18676743. Unsupervised Learning of Disentangled Speech Content and Style Representation simplified abstract (Google LLC)

From WikiPatents
Jump to navigation Jump to search

Unsupervised Learning of Disentangled Speech Content and Style Representation

Organization Name

Google LLC

Inventor(s)

Ruoming Pang of New York NY (US)

Andros Tjandra of Mountain View CA (US)

Yu Zhang of Mountain View CA (US)

Shigeki Karita of Mountain View CA (US)

Unsupervised Learning of Disentangled Speech Content and Style Representation - A simplified explanation of the abstract

This abstract first appeared for US patent application 18676743 titled 'Unsupervised Learning of Disentangled Speech Content and Style Representation

The abstract describes a linguistic content and speaking style disentanglement model that includes a content encoder, a style encoder, and a decoder. The content encoder generates a latent representation of linguistic content for input speech, while the style encoder generates a latent representation of speaking style for the same input speech.
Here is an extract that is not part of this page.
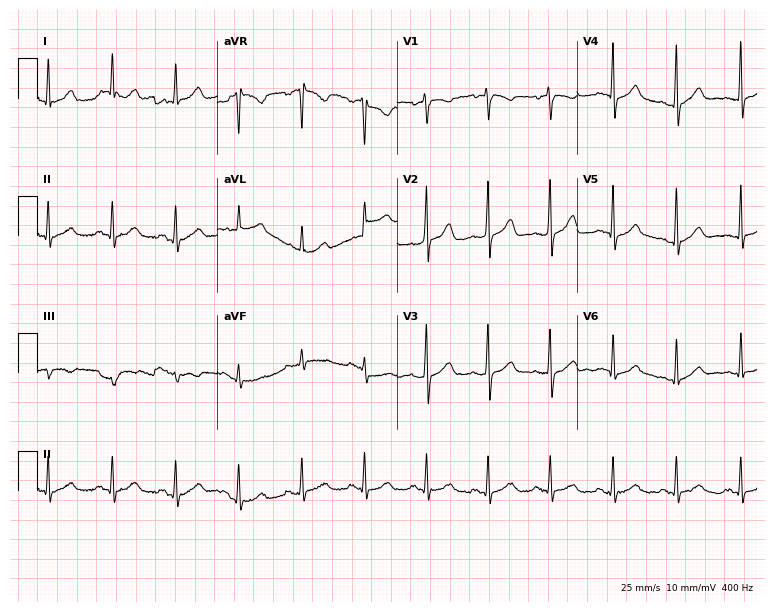
12-lead ECG from a 42-year-old woman. Recorded interpretation: within normal limits.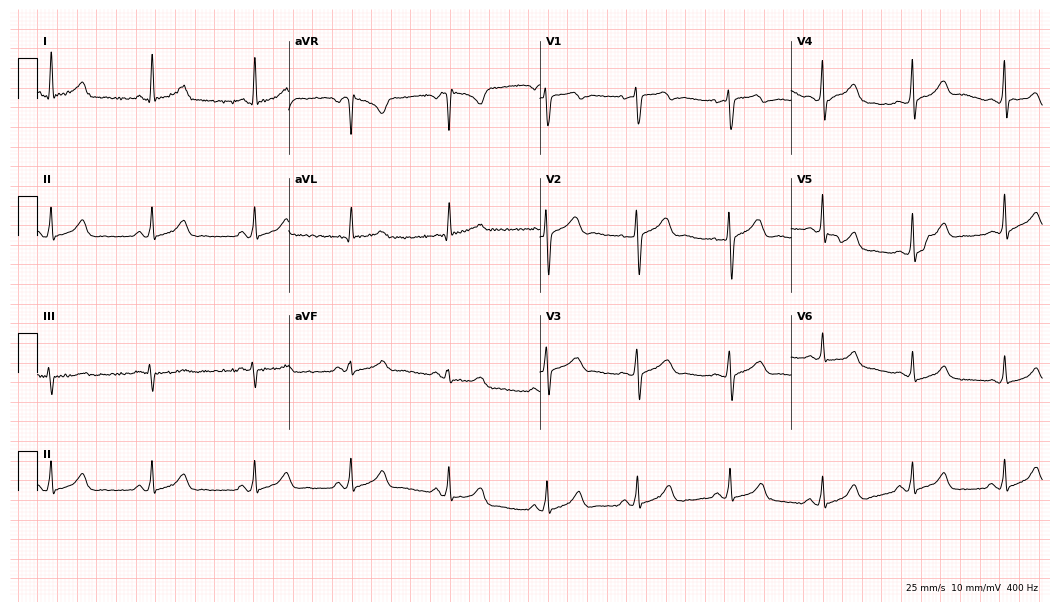
12-lead ECG (10.2-second recording at 400 Hz) from a 38-year-old female patient. Labelled as a normal ECG.

The model is trained to disentangle speaking style information from linguistic content and vice versa.

  • Content encoder receives input speech and generates latent representation of linguistic content
  • Style encoder receives input speech and generates latent representation of speaking style
  • Decoder generates output speech based on latent representations of linguistic content and speaking style
  • Model is trained to disentangle speaking style information from linguistic content

Potential Applications: - Speech synthesis with different speaking styles - Voice conversion for personalized speech - Language translation with preserved speaking style

Problems Solved: - Separating linguistic content from speaking style - Enhancing speech synthesis and voice conversion accuracy

Benefits: - Improved naturalness and expressiveness in synthesized speech - Personalized voice conversion for various applications - Enhanced language translation with style preservation

Commercial Applications: Title: Advanced Speech Synthesis and Voice Conversion Technology Description: This technology can be used in virtual assistants, customer service bots, language learning apps, and entertainment industry for creating unique voices and enhancing user experience.

Questions about the technology: 1. How does this technology improve speech synthesis compared to traditional methods? 2. What are the potential challenges in implementing this technology in real-time applications?
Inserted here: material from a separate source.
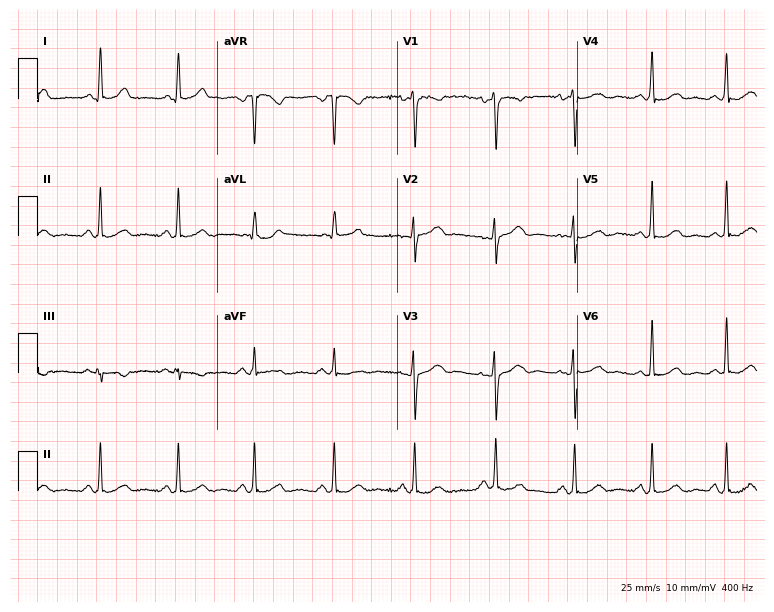
Standard 12-lead ECG recorded from a female, 34 years old (7.3-second recording at 400 Hz). Read as a normal ECG.

Original Abstract Submitted

A linguistic content and speaking style disentanglement model includes a content encoder, a style encoder, and a decoder. The content encoder is configured to receive input speech as input and generate a latent representation of linguistic content for the input speech output. The content encoder is trained to disentangle speaking style information from the latent representation of linguistic content. The style encoder is configured to receive the input speech as input and generate a latent representation of speaking style for the input speech as output. The style encoder is trained to disentangle linguistic content information from the latent representation of speaking style. The decoder is configured to generate output speech based on the latent representation of linguistic content for the input speech and the latent representation of speaking style for the same or different input speech.